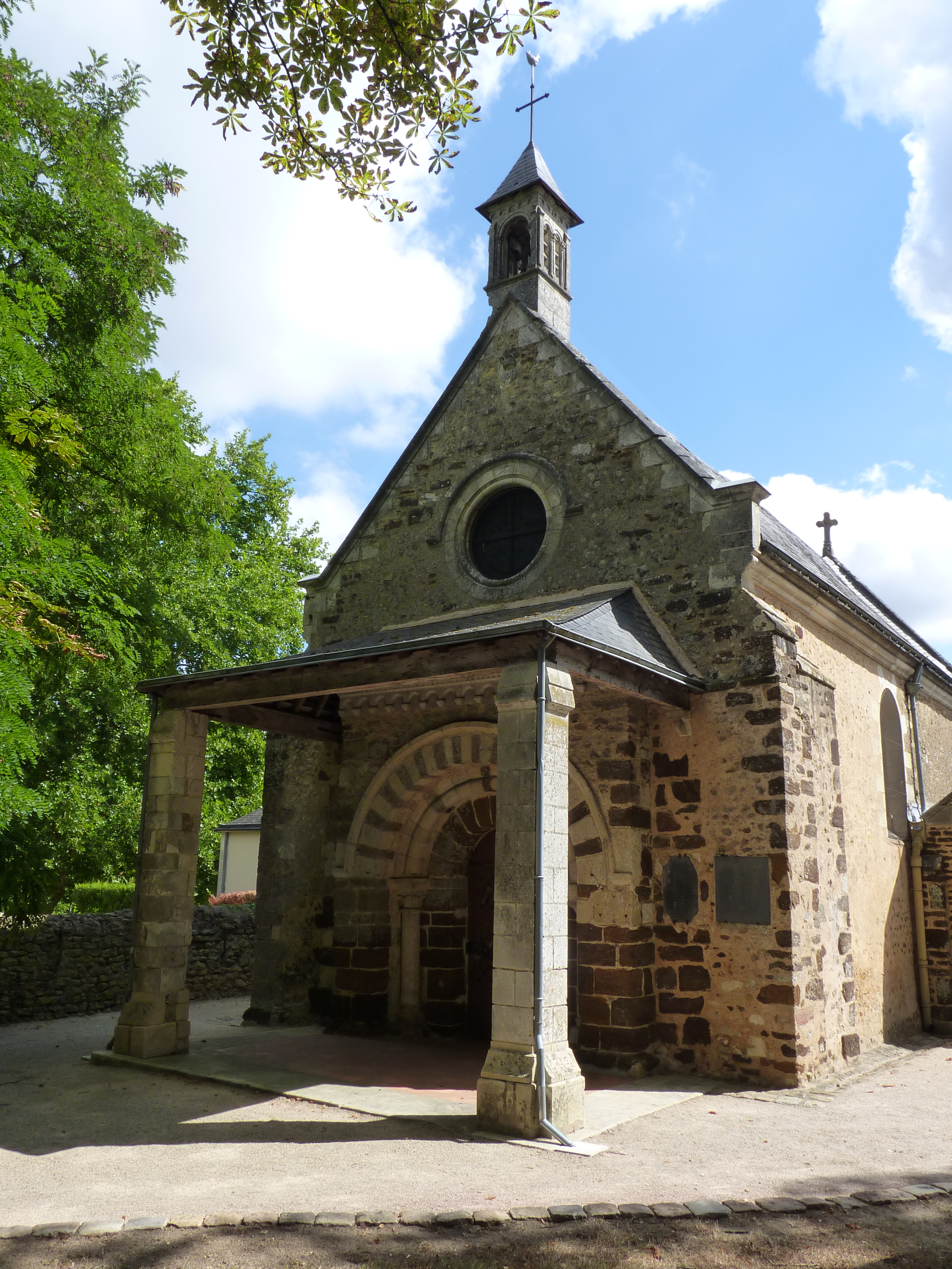 Sarthe - La Flèche - Chapelle Notre Dame des Vertus
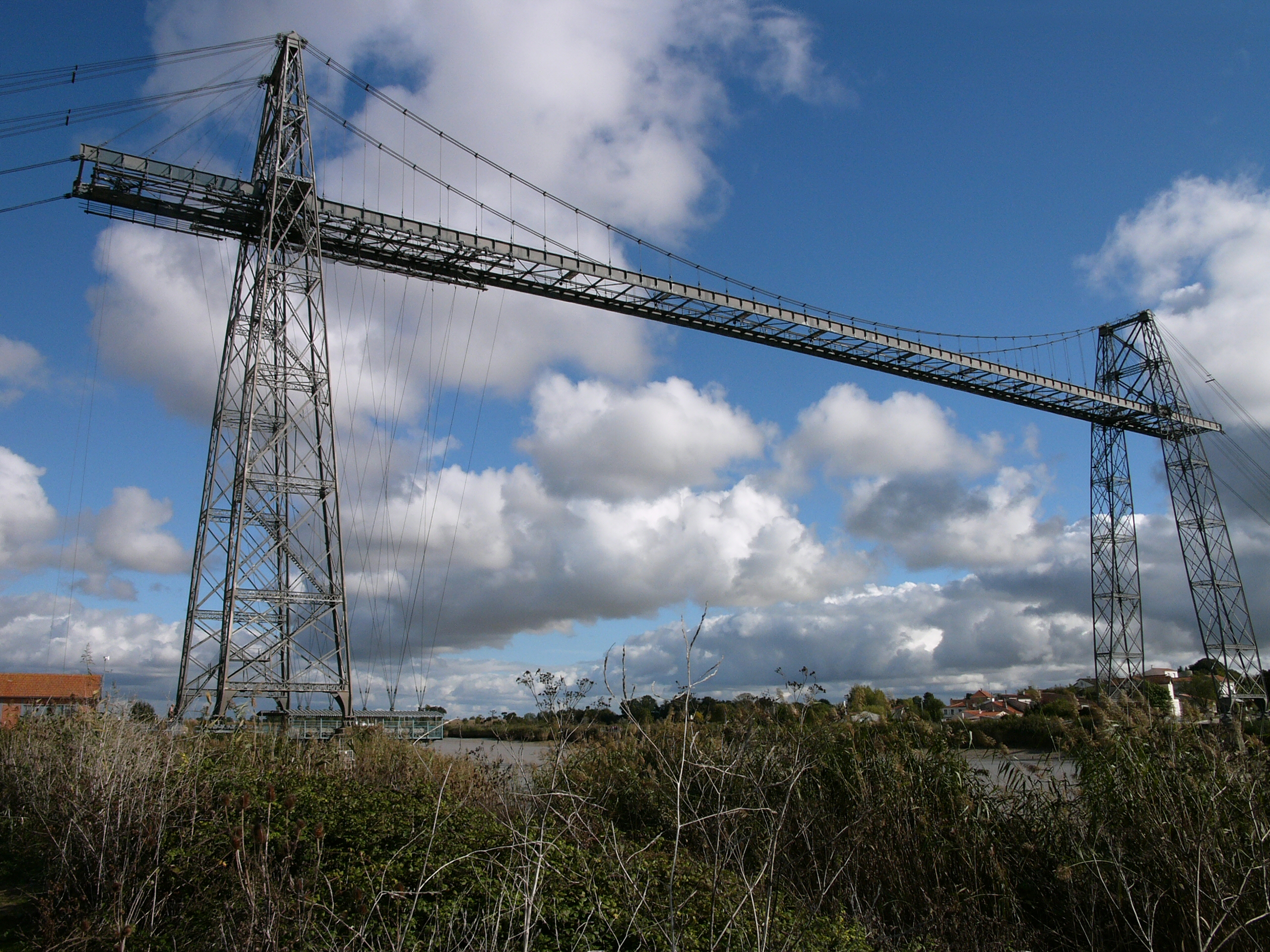 Pont Transbordeur de Martrou Rochefort Charente Maritime France
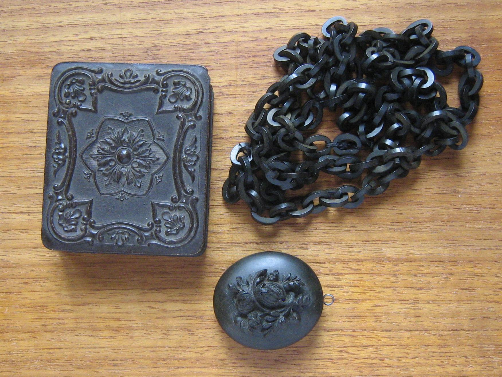 Ebonit. Damklockkedja 1860-tal, medaljong ca 1870 och etui för tinotyp 1857

◆ Exercise instructions ◆
An exact, picture-free copy of the listing above is the goal; write it out now.

◆ Task answer ◆
 Sarthe - La Flèche - Chapelle Notre Dame des Vertus
 Pont Transbordeur de Martrou Rochefort Charente Maritime France
 Ebonit. Damklockkedja 1860-tal, medaljong ca 1870 och etui för tinotyp 1857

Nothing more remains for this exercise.